I will point out, however, that if Pearlman's analysis of Clemens last four years in Boston are an example of his overall approach to the book, then it is probably even worse I thought.

"His last four years with Boston he was 40-39, oft-injured, overweight and down in velocity" might seem like a compelling argument to Pearlman, but maybe one of his editors should have noted that his ERA+ in two of those final three years was 177 (1st in AL) and 139 (5th in AL). He also led the league in Ks in 1996 and was top-10 in inning in 1994 and 1996.

4 Bud Wisenheimer   ~  Jun 9, 2009 2:09 pm

The other thing about the self righteous sanctimonious tone in the interview when it comes to "screw your era" is this, Jayson Blair stole shit and made shit up, so should I assume that Pearlman is also making shit up? Especially when he says that Clemens used PED, when that has never been proven. I mean, I'm not gonna claim he didn't but can we state that as fact yet? Or is this just another case of a writer making something up?

See how that works?

5 rbj   ~  Jun 9, 2009 2:31 pm

[1] Part of it is why some aactors want to play the villains. They're much more interesting characters.

As for PEDs, if the Cashman quote is true, along with the Lou Merloni one about the Red Sox doctor saying "here's how to use them", then PED use & knowledge was so much more pervasive than anyone this side of Jose Canseco has let on. It's almost unfair to criticize some players for doing what the culture of baseball at the time was telling them to do, with no voices on the other side saying "no." And that's not even getting into other sports, especially football (don't even try telling me all those guys are 100% natural.)

6 Ken_P   ~  Jun 9, 2009 2:44 pm

The thing that bugged me most about it was the parallels he tries to draw between steroids and plagiarism. A player on steroids is (at best) augmenting his own abilities, not creating new ones or stealing from someone else. If there was a magic potion that could turn a mediocre pitcher into Roger Clemens, there would be a lot more Roger Clemens' in the league. Felix Heredia took steroids, and he was still Felix Heredia.

7 williamnyy23   ~  Jun 9, 2009 3:00 pm

[5] Cashman has denied making that remark; Pearlman hasn't provided proof. That probably sums up much of the book.

[6] It was an inane parallel.

8 Just Fair   ~  Jun 9, 2009 3:12 pm

I wonder what my life would be like if it was as uninteresting as Jeter's. : )

9 bp1   ~  Jun 9, 2009 3:32 pm

Great title, Alex. I thought of Roger and the ointment he used to get applied to his nether regions. God of Hell Fire indeed, lol.

[8] Word. Man oh man.

10 Yankster   ~  Jun 9, 2009 4:48 pm

[0] In Torres' Yankees book there's a story about how Alex went over to Jeter's house after a game and looked for a baseball game on TV. He asked Jeter where's your cable baseball package? And Jeter just looks at him. Why would I have the baseball package?

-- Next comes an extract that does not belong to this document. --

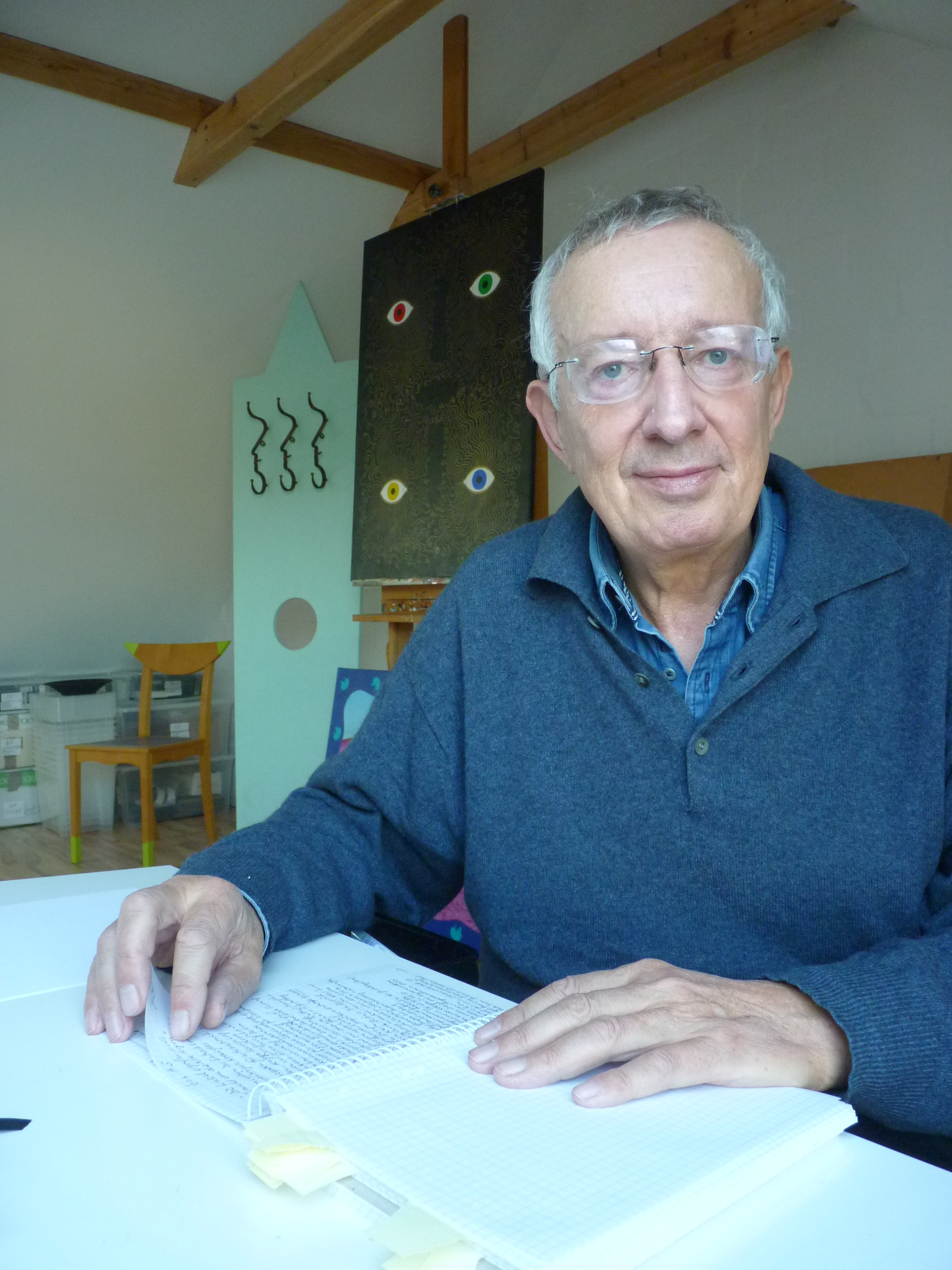 Glaskünstler aus Hamburg.

If anyone is NOT all about baseball it's Jeter. ARod wakes, eats, and sleeps baseball and see how marketable his story is. Jeter seems to have some balance and perspective - the exact opposite of what Pearlman says.

A classmate of mine at Michigan was friends with Jeter in the several months he spent there before getting drafted (I'm exactly Jeter's age), and he said he was just a modest guy that seemed to play right on the field but was a fun kind of quiet guy off the field.

It's so different than Pearlman's take that I have a hard time thinking Pearlman has any idea what he's talking about. If Clemens isn't "all about baseball" I don't know who is. It's being "all about baseball" that caused Clemens and A-Rod to make bad decisions in the first place.